*Assignment:*
There are pictures in the records below; leave them out and set down exactly the lines from the one holding "大隅国分寺跡 史跡地概観" through the one holding "Gig-Ruderboot (Vierer mit".
Dataset Block Start
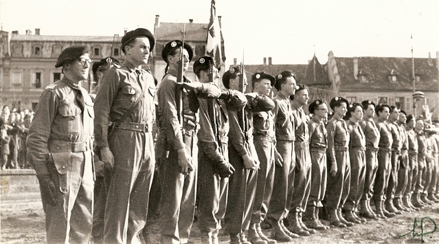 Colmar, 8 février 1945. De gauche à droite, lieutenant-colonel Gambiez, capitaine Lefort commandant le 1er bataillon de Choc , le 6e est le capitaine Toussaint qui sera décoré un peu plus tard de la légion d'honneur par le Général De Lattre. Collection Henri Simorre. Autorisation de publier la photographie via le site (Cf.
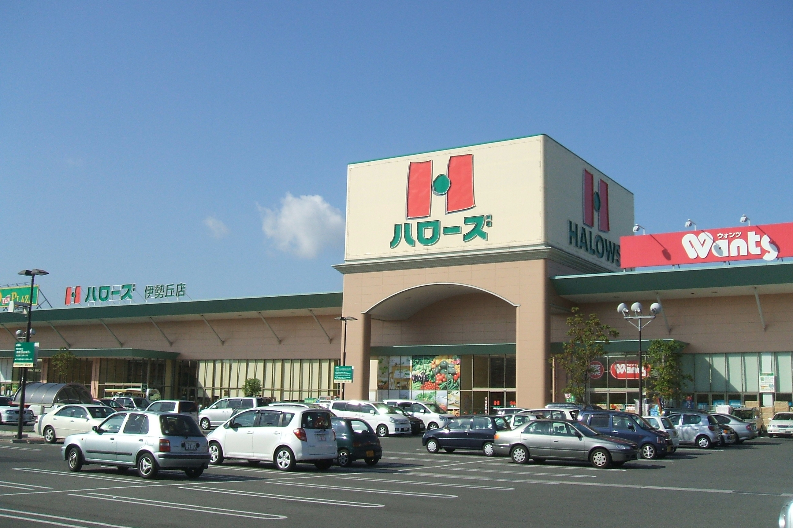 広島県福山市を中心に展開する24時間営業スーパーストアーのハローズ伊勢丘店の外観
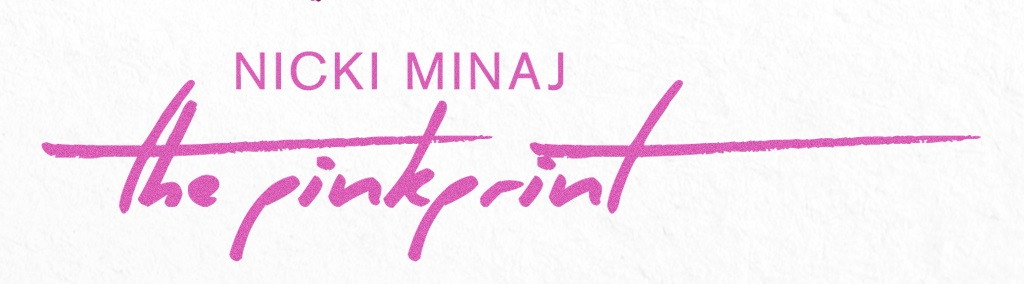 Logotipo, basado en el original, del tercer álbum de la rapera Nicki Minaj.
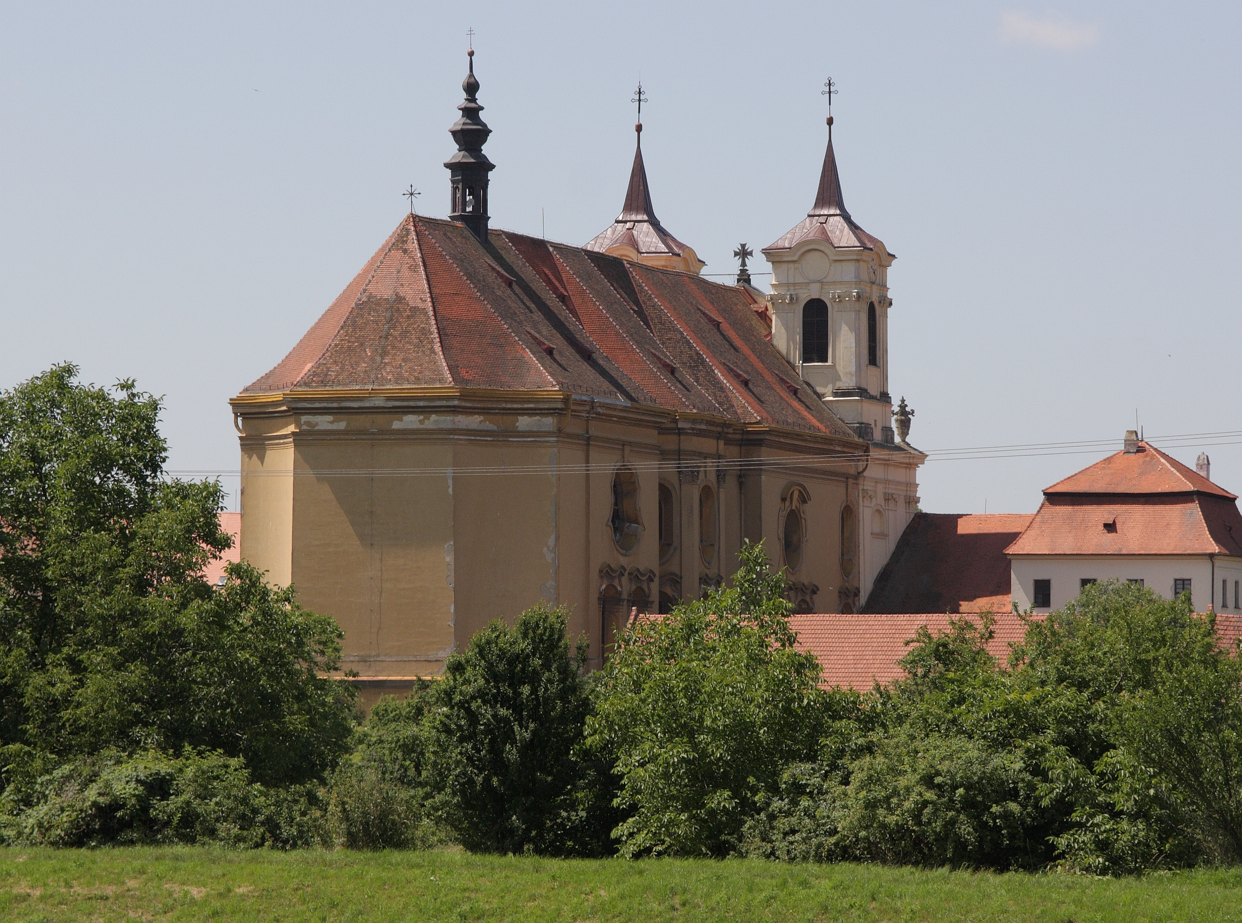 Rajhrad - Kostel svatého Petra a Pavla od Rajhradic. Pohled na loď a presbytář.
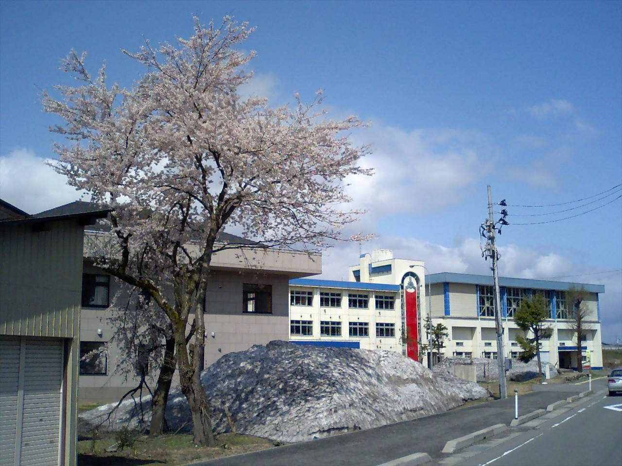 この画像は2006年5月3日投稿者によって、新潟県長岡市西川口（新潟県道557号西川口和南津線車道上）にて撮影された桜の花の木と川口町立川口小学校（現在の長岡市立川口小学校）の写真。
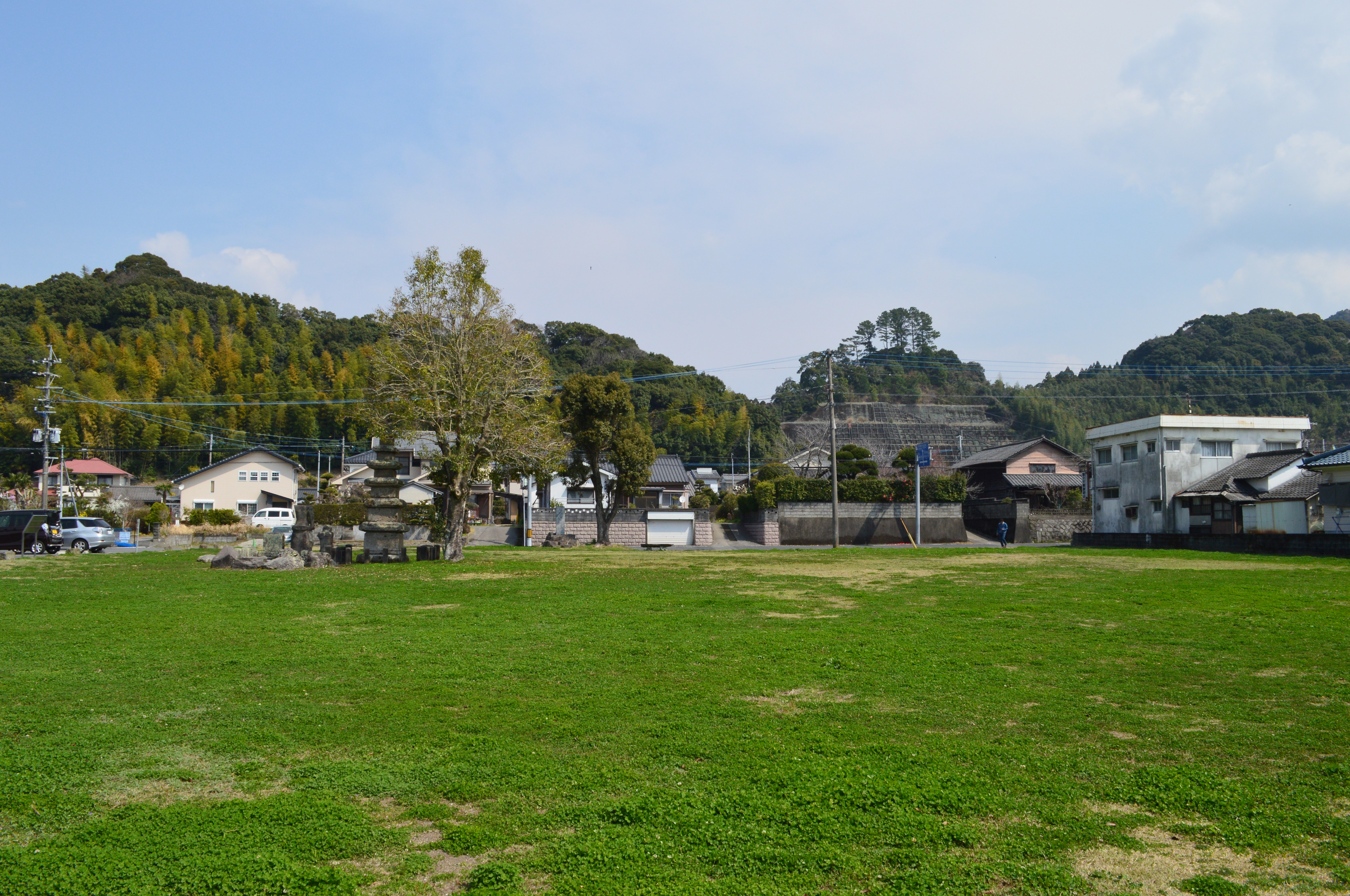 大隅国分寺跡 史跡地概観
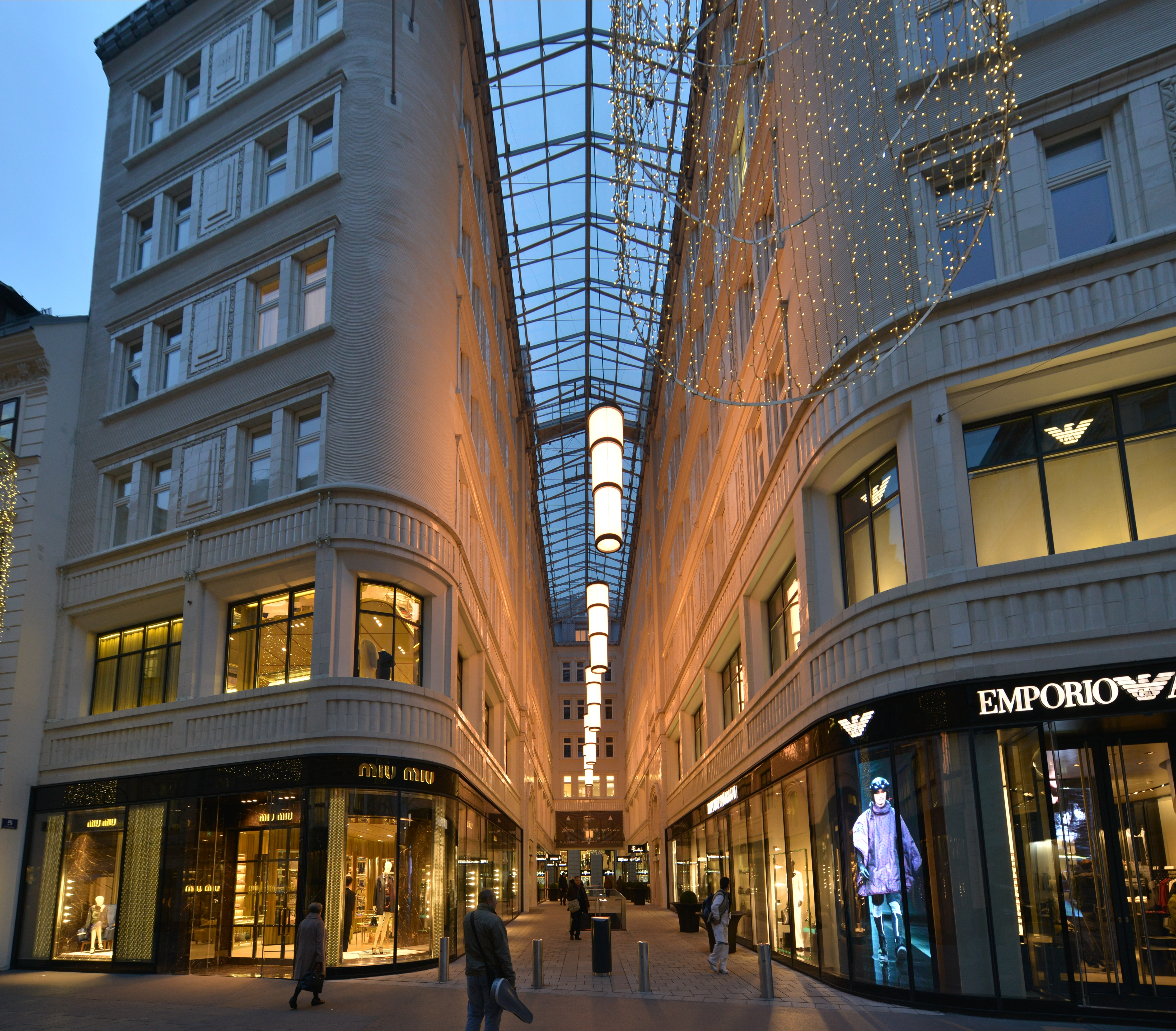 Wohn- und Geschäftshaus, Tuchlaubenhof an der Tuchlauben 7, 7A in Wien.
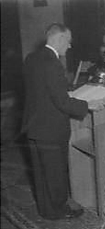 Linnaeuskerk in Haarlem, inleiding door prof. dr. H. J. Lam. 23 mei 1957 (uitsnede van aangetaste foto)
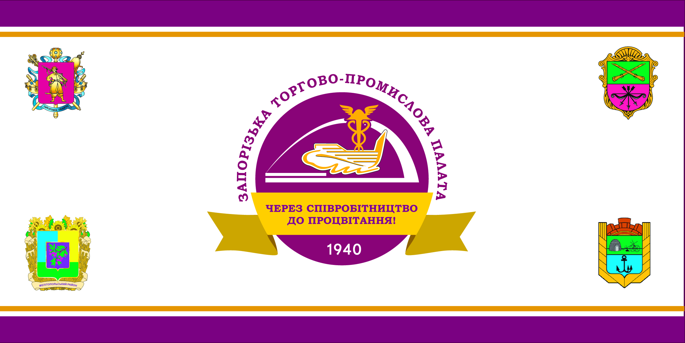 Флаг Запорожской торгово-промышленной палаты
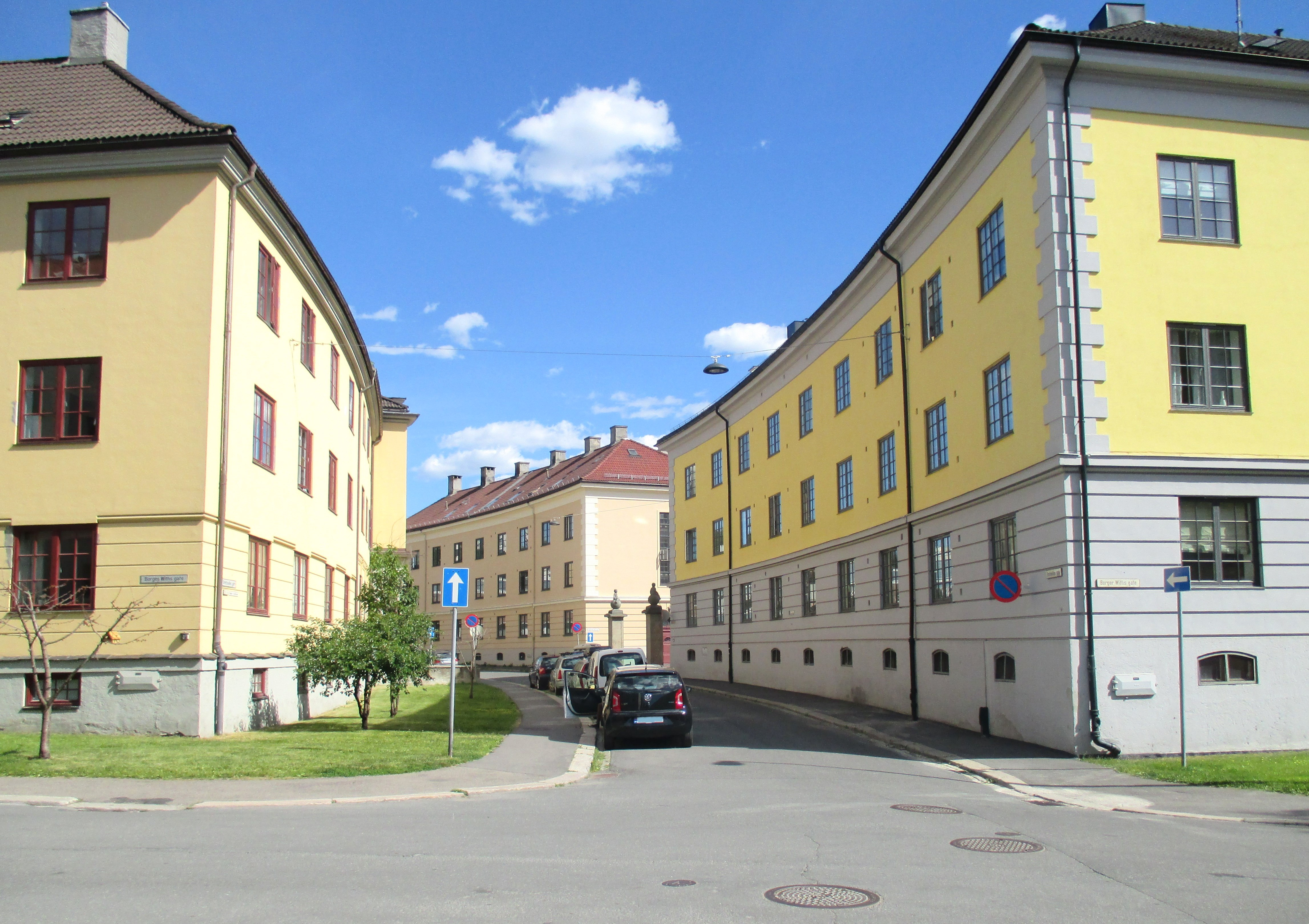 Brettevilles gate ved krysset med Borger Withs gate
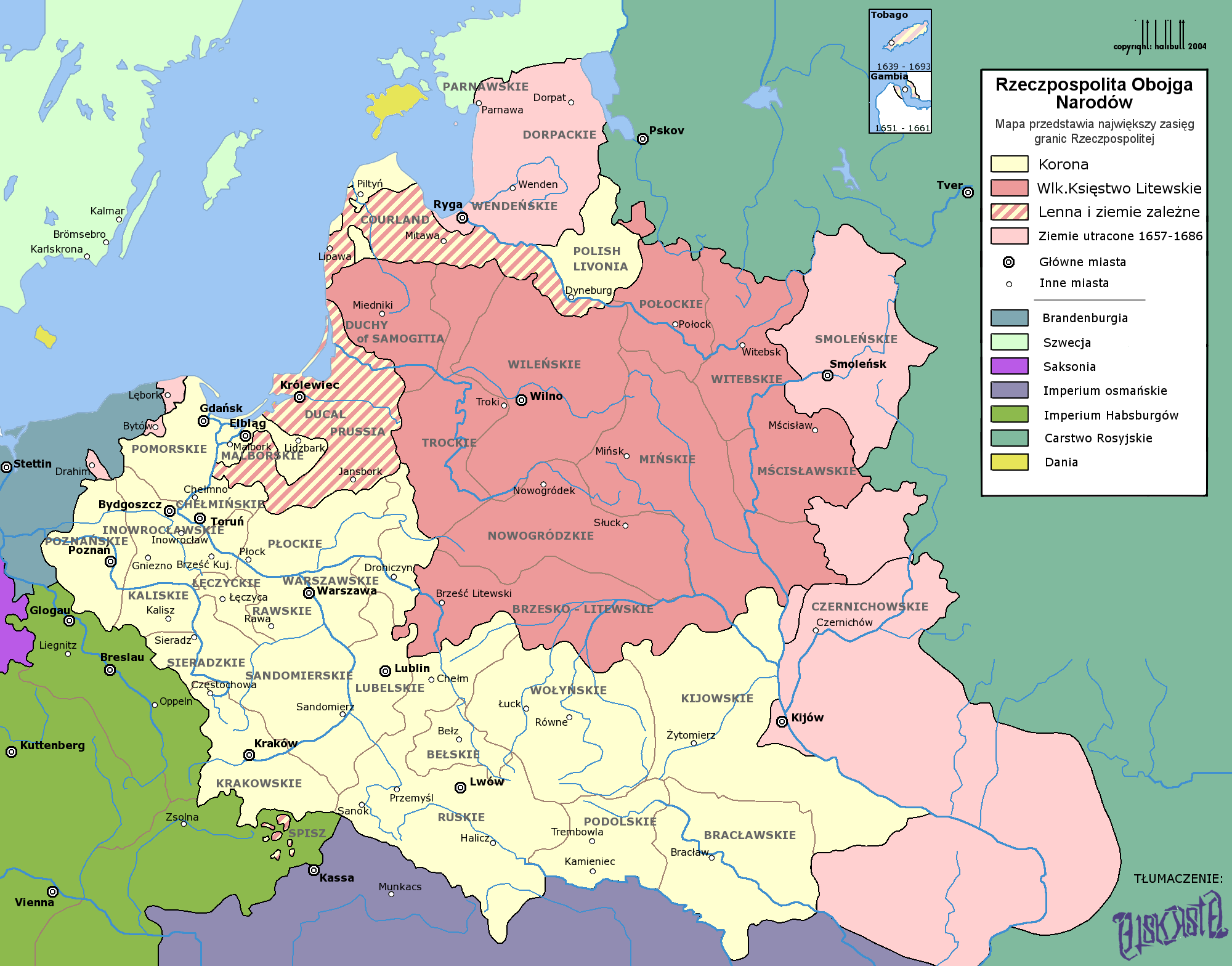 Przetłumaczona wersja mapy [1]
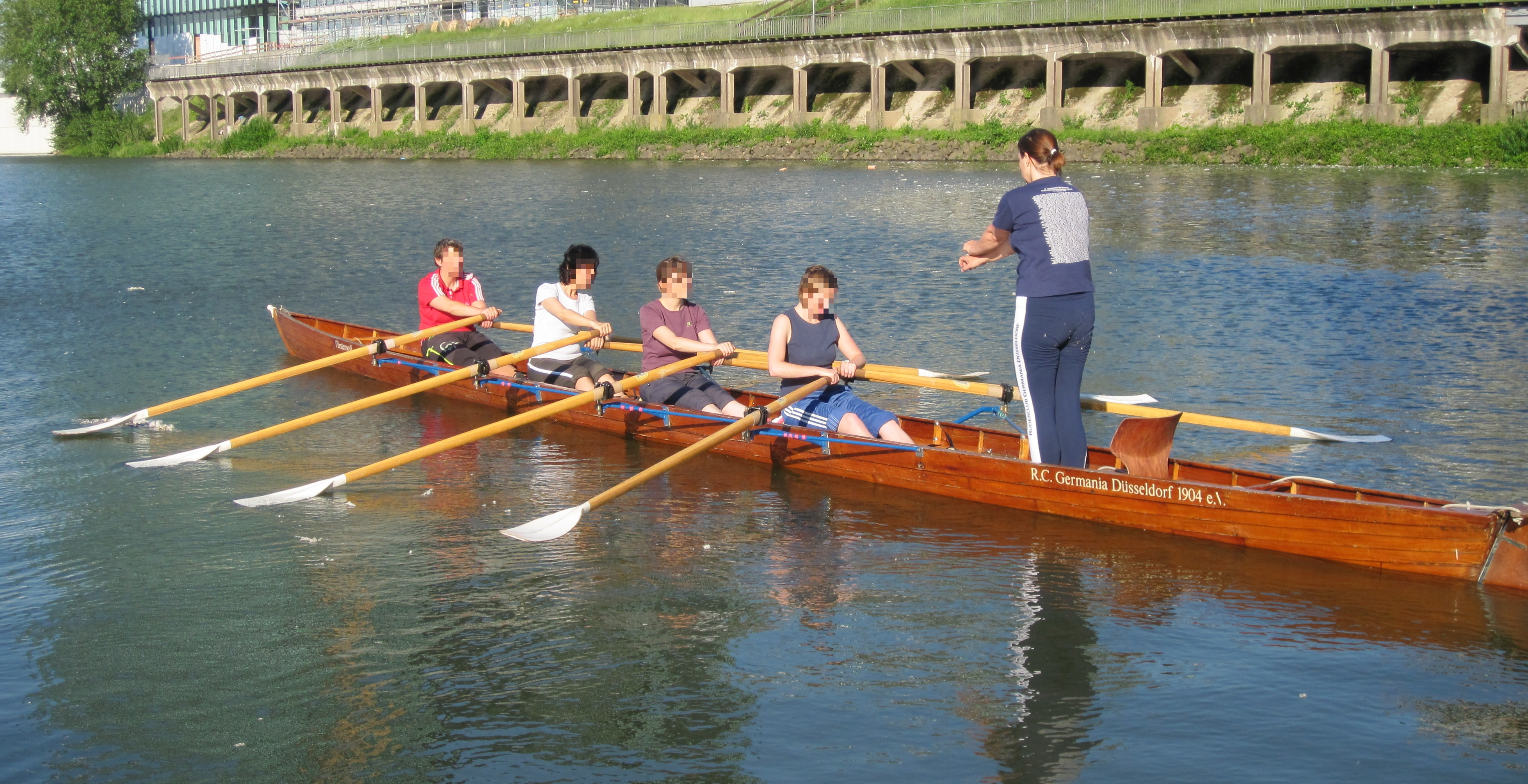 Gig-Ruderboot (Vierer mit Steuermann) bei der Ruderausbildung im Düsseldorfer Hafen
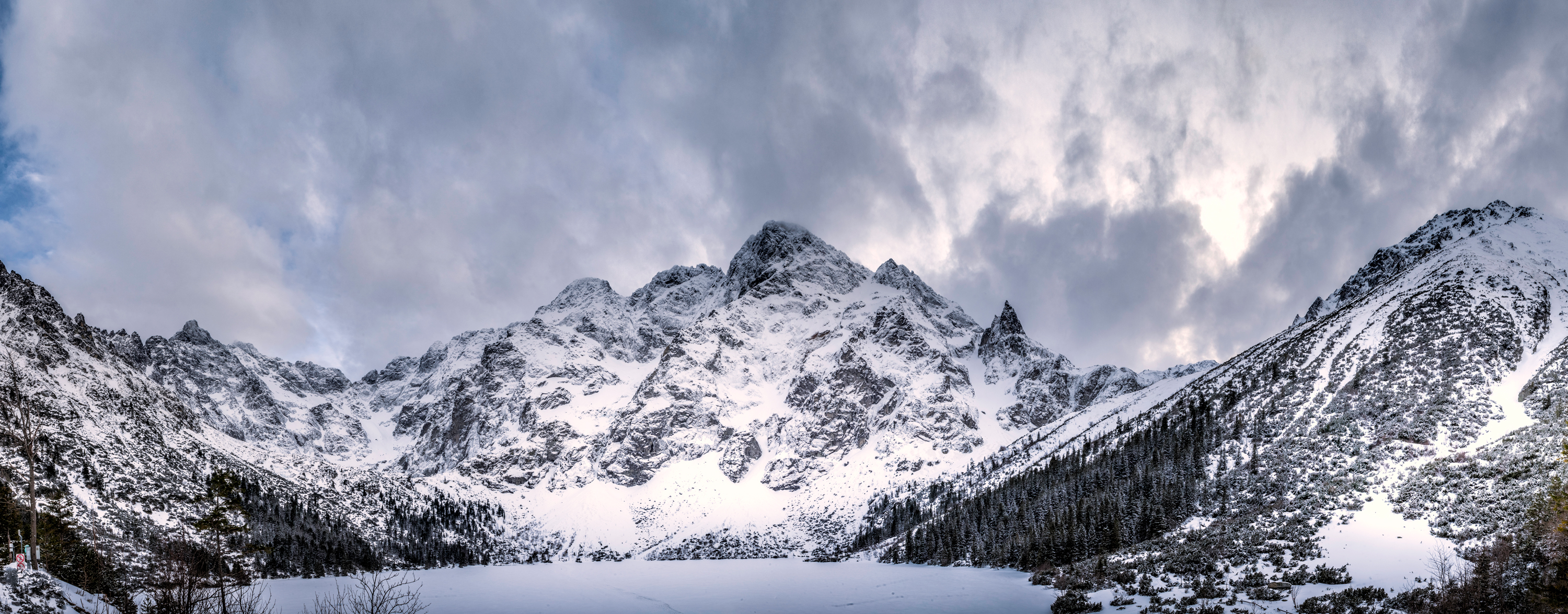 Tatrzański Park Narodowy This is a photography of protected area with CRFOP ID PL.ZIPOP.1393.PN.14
Dataset Block End
*Task output:*
 大隅国分寺跡 史跡地概観
 Wohn- und Geschäftshaus, Tuchlaubenhof an der Tuchlauben 7, 7A in Wien.
 Linnaeuskerk in Haarlem, inleiding door prof. dr. H. J. Lam. 23 mei 1957 (uitsnede van aangetaste foto)
 Флаг Запорожской торгово-промышленной палаты
 Brettevilles gate ved krysset med Borger Withs gate
 Przetłumaczona wersja mapy [1]
 Gig-Ruderboot (Vierer mit Steuermann) bei der Ruderausbildung im Düsseldorfer Hafen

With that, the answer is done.